38. Final Stages of Massive Stars Only a small percentage of white dwarfs become supernovas. However, massive stars become supernovas as part of their life cycle.

39. Neutron Stars and Pulsars A neutron star is a massive star that has collapsed under gravity to the point that the electrons and protons have smashed together to form neutrons. Neutron stars rotate very rapidly. A pulsar is a rapidly spinning neutron star that emits pulses of radio and optical energy.

40. Black Holes A black hole is an object so massive and dense that even light cannot escape its gravity Black holes can be observed by its effect on a companion star – matter of the companion star is pulled into the black hole. Matter that is absorbed becomes so hot that it emits X-rays that can be detected.

41. Size of Stars Neutron star- A dying high mass star that is16 km in diameter. White dwarf star- This is a dying low to medium mass star which is earth sized, but can be as small as Asia. Medium sized star- This low to medium mass star at birth is 1/10 to 10 times the size of the Sun. Giant star-This high mass star at birth is 10-100 times our Sun. Super giant star- This very high mass star at birth is100-1000 times the size of our Sun.

42. Evolution of a Star New stars are born from the gases in a nebula. When hydrogen in the cloud reaches a certain temperature (15,000,000 degrees C), nuclear fusion begins. A protostar, or new star, is formed. The main factor that shapes the evolution of a star is the mass it began with. A more massive stars have a shorter life.

43. Evolution of Stars Low to Medium Mass -nebula- main sequence- red giant- white dwarf- black dwarf High Mass -nebula- main sequence- red giant- supernova-neutron star and nebula Very High Mass- nebula- main sequence- red giant- supernova- black hole and new nebula

44. Nebulae A nebula is a massive cloud of dust and gas. Nebulae are the birthplace of new stars. Stars are held together by gravity in galaxies. There are three main types of galaxies, spiral, elliptical and irregular.

45. Spiral Galaxies Galaxies contain various star groups. Most galaxies are spiral galaxies. Spiral galaxies are shaped like pinwheels.

46. Elliptical Galaxies Galaxies that vary in shape from nearly spherical to flat disks are called elliptical galaxies. They contain very little dust and gas. They are usually older.
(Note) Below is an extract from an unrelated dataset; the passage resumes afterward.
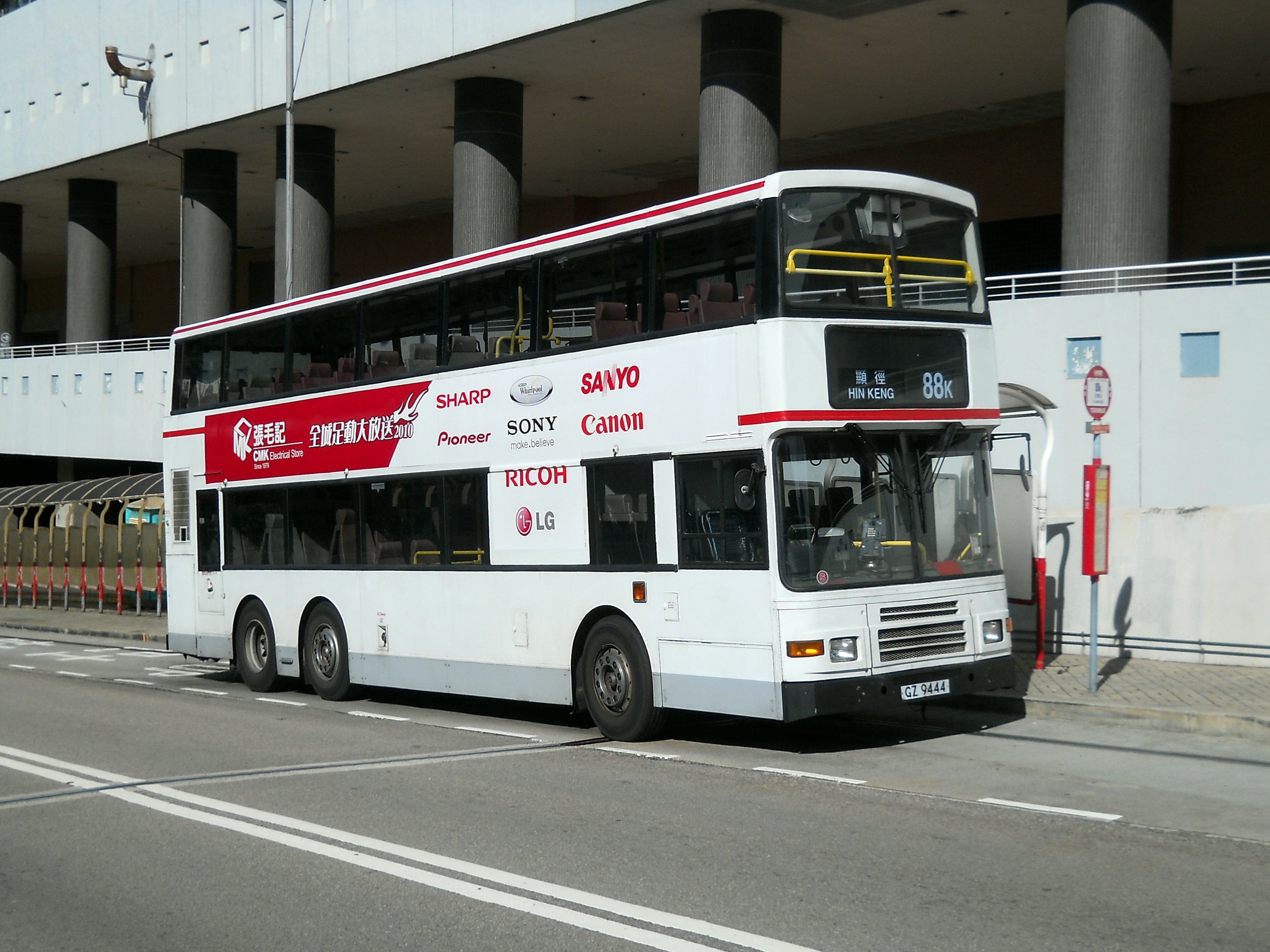 中文（香港）: 九龍巴士的88K線富豪奧林匹克巴士

47. Irregular Galaxies Irregular galaxies have no definite shape.

48. The Milky Way Galaxy The Milky Way Galaxy is a spiral galaxy. Most of the older stars in the Milky Way are found near the nucleus of the galaxy. The Milky Way is estimated to be 100,000 light-years in diameter and about 15,000 light-years thick. The Sun is located in one of the pinwheel arms. The stars rotate counter clockwise around the center. This takes 200 million years.

49. Theories of Universe Formation The first theory about the Universe was known as the Steady State Theory. This theory stated that the universe was always the same. Astronomers believe that the expanding universe is the result of an enormous explosion known as the big bang. The explosion occurred 15-20 billion years ago. As the matter moved away from the explosion, gravity caused clusters to form. These clusters became the galaxies of the universe. Support comes from Red Shift and background radiation.